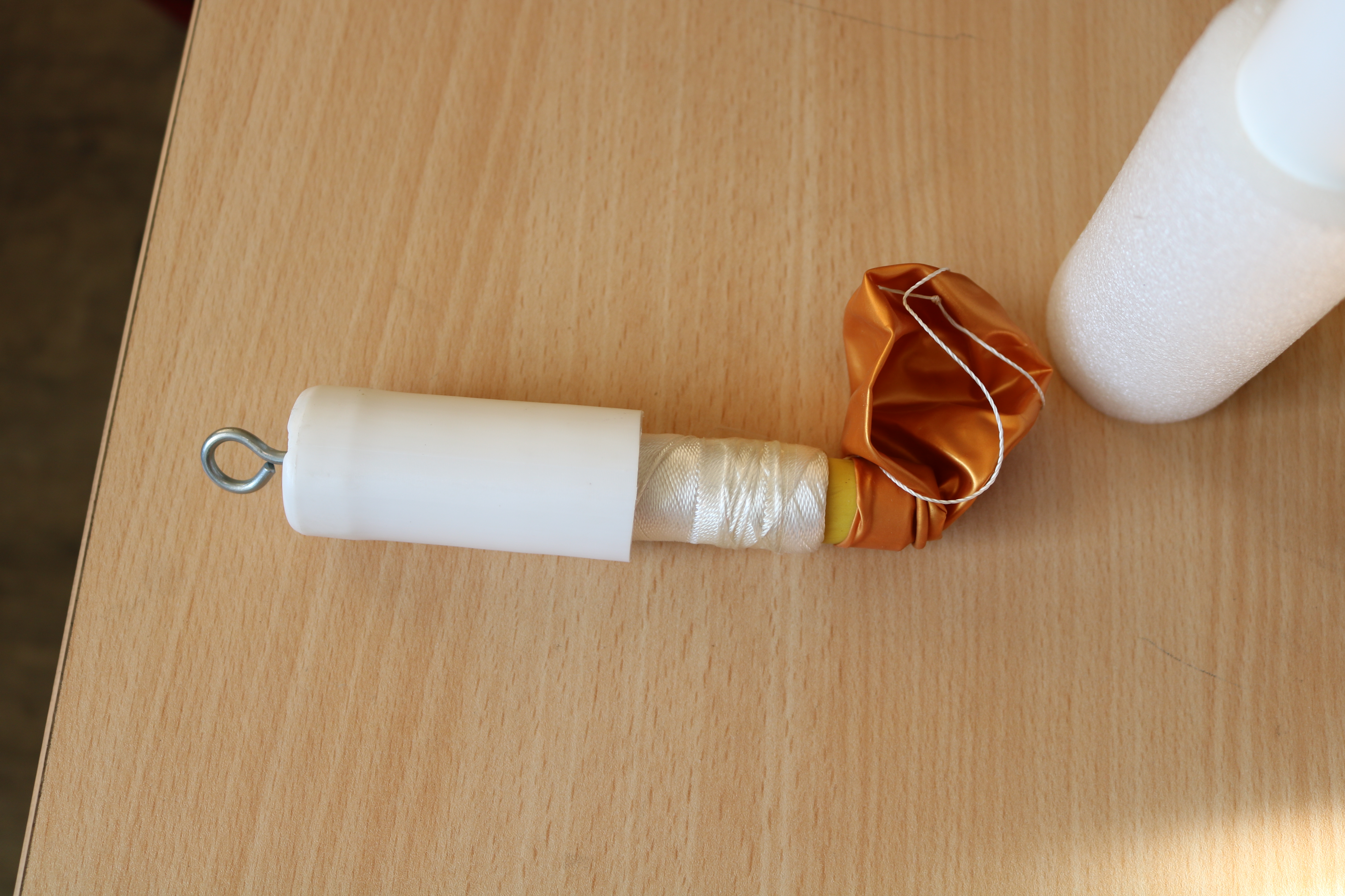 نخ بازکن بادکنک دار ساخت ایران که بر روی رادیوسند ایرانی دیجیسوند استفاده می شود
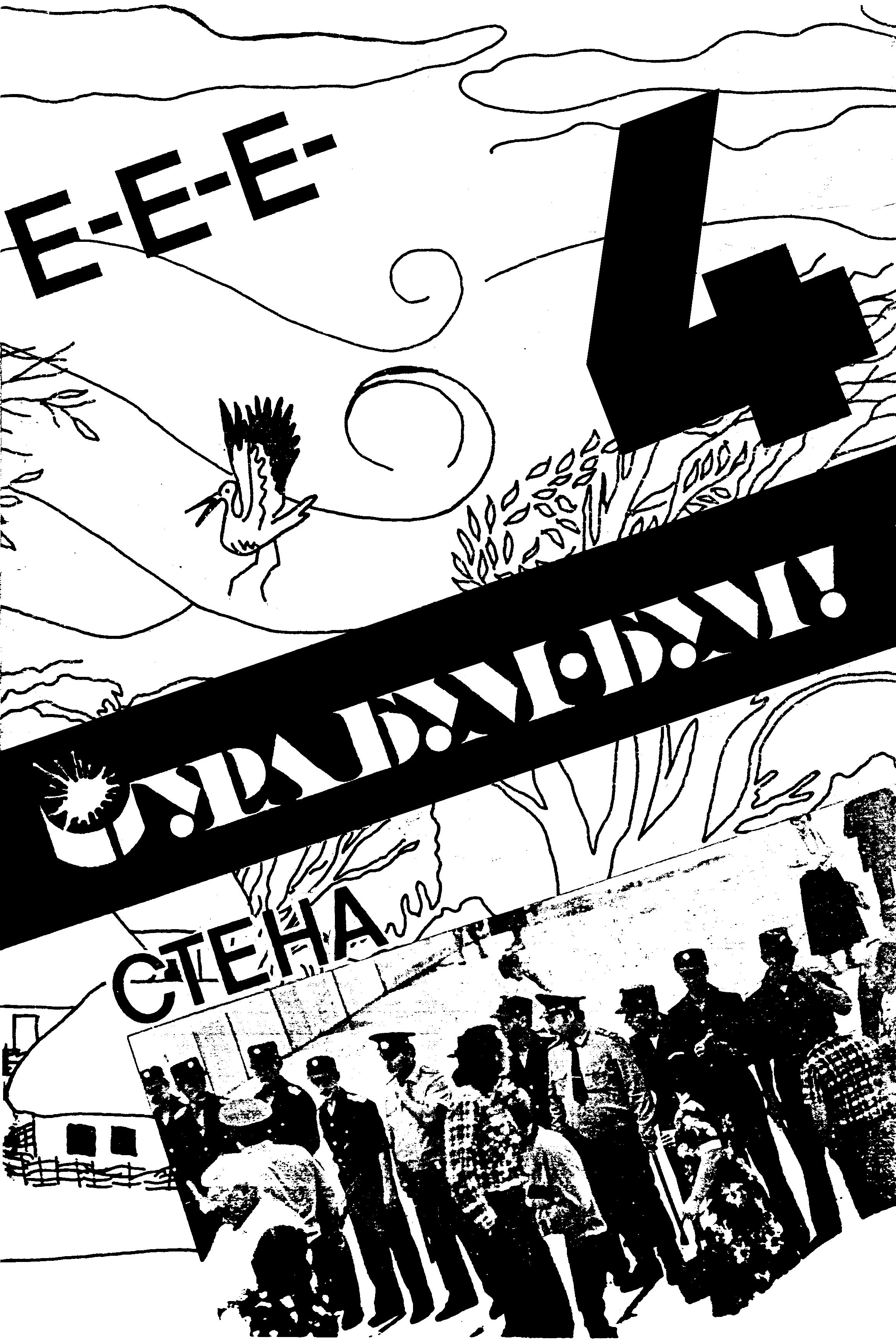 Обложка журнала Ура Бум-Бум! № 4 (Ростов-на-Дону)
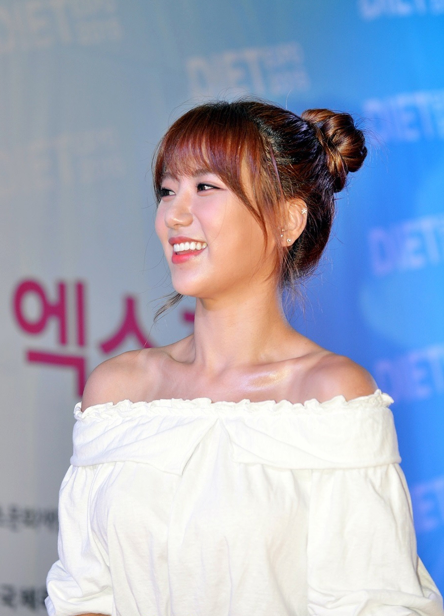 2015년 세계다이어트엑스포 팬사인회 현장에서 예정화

**Your assignment**
Only the pictures are to be left out; restate everything else in the listing word for word.

**Expected output**
 نخ بازکن بادکنک دار ساخت ایران که بر روی رادیوسند ایرانی دیجیسوند استفاده می شود
 Обложка журнала Ура Бум-Бум! № 4 (Ростов-на-Дону)
 2015년 세계다이어트엑스포 팬사인회 현장에서 예정화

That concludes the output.